**Data section**
"""

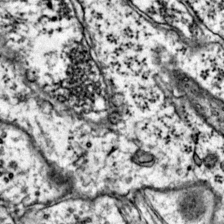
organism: Mouse
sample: Primary visual cortex
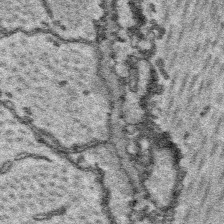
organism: Platynereis dumerilii
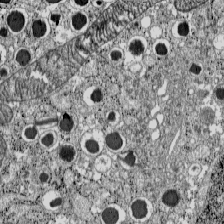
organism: C57BL Mouse
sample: Pancreatic islet
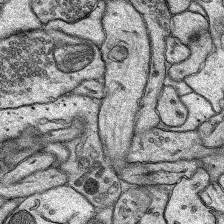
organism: Rat
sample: Hippocampus
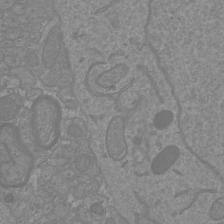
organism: Mouse
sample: Cortical neurons
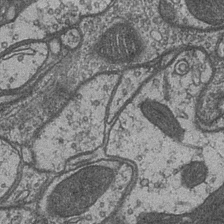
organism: Drosophila
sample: Optic medulla
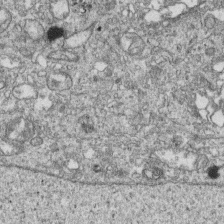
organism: Human
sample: HeLa cell HIV synapse
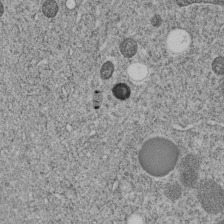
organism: C. elegans
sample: C. elegans embryo early stage
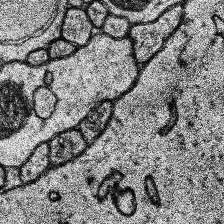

"""

**About this exercise**
Within the entries above, find every line where the string "organism" occurs, and copy it.

**Result for this task**
organism: Mouse
organism: Platynereis dumerilii
organism: C57BL Mouse
organism: Rat
organism: Mouse
organism: Drosophila
organism: Human
organism: C. elegans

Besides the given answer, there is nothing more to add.